Clopidogrel requires 2 cytochrome P450 (CYP) dependant oxidative steps to form its thiol containing active metabolite, which then binds irreversibly to P2Y12 receptors. Prasugrel, on the other hand, only requires 1 CYP450 dependant oxidative step, which results in a more effective conversion of the parent molecule to the active metabolite. This mechanism allows for greater and more efficient platelet inhibition compared to the existing thienopyridines. The Food and Drug Administration (FDA) granted prasugrel a 6-month priority review in February.
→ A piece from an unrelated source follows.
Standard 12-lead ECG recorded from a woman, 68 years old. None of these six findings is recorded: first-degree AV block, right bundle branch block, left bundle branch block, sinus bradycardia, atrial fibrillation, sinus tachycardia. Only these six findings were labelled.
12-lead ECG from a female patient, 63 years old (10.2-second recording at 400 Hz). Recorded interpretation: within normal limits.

Platelet activation and aggregation play an important role after spontaneous plaque disruption in acute coronary syndromes or mechanical disruption of coronary artery plaques caused by percutaneous coronary intervention (PCI). Since coronary intervention can increase the risk of thrombosis, dual antiplatelet therapy with aspirin and a thienopyridine has become standard therapy. Current American College of Cardiology and American Heart Association (ACC/AHA) practice guidelines for unstable angina/non ST-elevation myocardial (UA/NSTEMI) infarction and ST-elevation myocardial infarction (STEMI) recommend the use of clopidogrel 300 or 600 mg loading dose (LD) followed by 75 mg daily and aspirin 162 to 325 mg daily before PCI and to be continued after the procedure (duration varies based on type of stent and patient’s risk for bleeding). The role of prasugrel in these situations has been investigated in randomized controlled trials. Phase 1 studies have shown prasugrel to have dose-dependent inhibition of platelet aggregation. Prasugrel also demonstrated a rapid onset and long duration of action in single and multiple dose human studies. These studies warranted further safety and efficacy evaluation as well as comparison to standard therapy.

Literature Review
Wiviott and colleagues compared prasugrel with clopidogrel in patients undergoing elective or urgent PCI in a dose ranging, multicenter, randomized, parallel group, double-dummy, active-comparator safety trial (JUMBO-TIMI 26). The study enrolled 900 subjects who were randomized to receive standard clopidogrel therapy (n=250) or prasugrel low-dose (40 mg LD followed by 7.5 mg daily; n=200), intermediate-dose (60 mg LD followed by 10 mg daily; n=200) or high-dose (60 mg LD followed by 15 mg daily; n=250). Patients were excluded if they had bleeding risks, stroke within 2 years, or use of various anticoagulants prior to PCI. The primary outcome measure was non-CABG (coronary artery bypass grafting) related significant hemorrhage at 30 days defined as composite major or minor hemorrhage. Bleeding events were defined and classified as per standard TIMI procedure. A clinically overt hemorrhage with a hemoglobin drop > 5 g/dL was considered major, and a clinically overt hemorrhage with a hemoglobin drop of 3 to ≤5 g/dL was considered minor. Additional safety and efficacy endpoints were also measured such as all-cause mortality, myocardial infarction (MI), stroke, clinical target vessel thrombosis, and recurrent myocardial ischemia requiring hospitalization. Results of the study revealed that among all groups the rates of major and minor bleeding were low. Rates for major bleeding in the combined prasugrel group were 0.5% vs. 0.8% for clopidogrel (p=0.544). The primary endpoint showed a 1.7% vs. 1.2% rate of bleeding for the prasugrel group compared to the clopidogrel group (p=0.590). The study did find a higher incidence of minimal bleeding in the high-dose prasugrel group (3.6%) compared with low-dose (2.0%), intermediate-dose (1.5%) groups and the clopidogrel group (2.4%, p values not reported). The incidence of MI, thrombosis, and recurrent ischemia was less frequent in the prasugrel group but this was not statistically significant.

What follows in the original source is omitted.